Back then, it was a showdown between R and Python for me. The online world seemed to be in a Python frenzy. Everywhere I looked, articles, tutorials, you name it – they all seemed to be chanting ‘Python, Python, Python!’ So, naturally, I jumped on the bandwagon. Python became my go-to for data science, my knight in shining armor, if you will.


But then, plot twist! During my master’s, I was forced to learn R. And guess what? I was blown away. R was like this hidden gem, perfectly cut for data analysis. Slowly but surely, R started replacing Python in my data science toolkit. That got me thinking: Were those Python-preaching articles a bit too… biased?

As I dug deeper, it became clear. Many of those Python articles had misunderstood R, or worse, underestimated it. The craziest thing about all this is that many of these articles have literally pointed out things that aren’t true, such as the fact that R doesn’t have any good machine learning or visualization libraries. Also, some were comparing plain R with Python + Pandas + Numpy + ScikitLearn + TensorFlow. This realization hit me hard.

These articles and videos were much more subjective than they seemed in their choice of examples (sometimes these examples were already out of date) and concretely little effort was made in searching in R.

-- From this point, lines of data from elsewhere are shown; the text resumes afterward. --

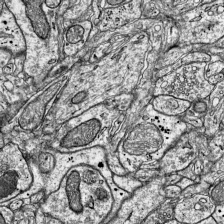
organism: Mouse
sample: Visual Cortex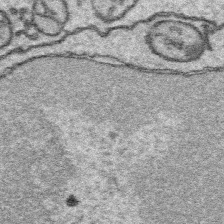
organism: Platynereis dumerilii

Latter I ventured further, exploring languages like Julia and Nim. I needed performance, I craved compilation, and I was hunting for application. These new languages opened my eyes to a world beyond Python. Yet, Python remained in my arsenal, like an old friend you can’t let go of.

My problem with Python

Like all programming languages, Python has its shortcomings, which I can easily mention. These flaws become obvious when I compare it to other programming languages I use: - It’s slow (not compiled) - Has a huge dependency on C for heavy tasks - Possible to create desktop applications, but inappropriate - Has no built-in linear algebra functionality - No integrated dataframe management functionality - No integrated statistics or machine learning functionality - Object-oriented doesn’t integrate well with any of the above functionalities (Numpy and Pandas for instance feel weird to use personally)

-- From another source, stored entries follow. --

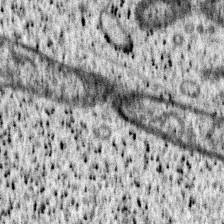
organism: Human
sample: HeLa cells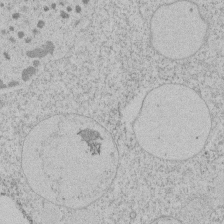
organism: Tetrahymena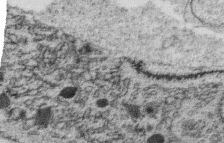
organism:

And the list goes on. But these aren’t my problem: no programming language is perfect.

So, here’s my ‘problem’ with Python: It’s not the language itself, but the popularity bias surrounding it. This bias blinds us, leading many to overlook alternatives that might be better suited for certain tasks. It creates a bubble, where Python is the be-all and end-all, and other languages are mere afterthoughts. This bubble isn’t just limiting; it’s dangerous for beginners.

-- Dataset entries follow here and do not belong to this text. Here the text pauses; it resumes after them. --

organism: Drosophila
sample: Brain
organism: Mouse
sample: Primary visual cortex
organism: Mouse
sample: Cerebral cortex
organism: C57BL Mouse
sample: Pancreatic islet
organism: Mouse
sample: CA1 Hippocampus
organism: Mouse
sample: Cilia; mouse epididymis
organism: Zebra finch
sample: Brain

In concrete terms, thanks to its versatility, Python can become a comfort zone from which it’s hard to escape. But focusing on just one language and ignoring the alternatives can lead to a number of problems: - Performance: In the case of languages like Python, performance is limited and you have to rely on libraries that depend on other, more powerful languages for specific uses (C/C++). What’s more, when it comes to writing high-performance programs in their own right, it’s a bad idea to write them in Python or other supposedly faster alternatives (Pypy or Cython) when you could be using other more powerful and almost equally easy-to-use languages like Julia, Mojo or Nim. This solve the two language problem in a better way. - Ecosystem: Even if Python could virtually be used in many circumstances, there are languages that have ecosystems better suited to certain tasks, such as JavaScript for Web development, R for statistics, Kotlin for application development or Rust for system development. - Career: It’s possible to make a career out of a single programming language. The chances of working with just one language seem high in a rare programming language. In the case of a language like Python (which everyone uses), it’s more appropriate to have another language to back up your skills. Even in a field like data science, it’s very often required to know how to use SQL or R in addition to Python. What’s more, it’s not only machine learning skills that are required, but also knowledge of statistics, architecture (AWS, Azure, etc.) and other skills. What’s more, having more than one language means more career opportunities.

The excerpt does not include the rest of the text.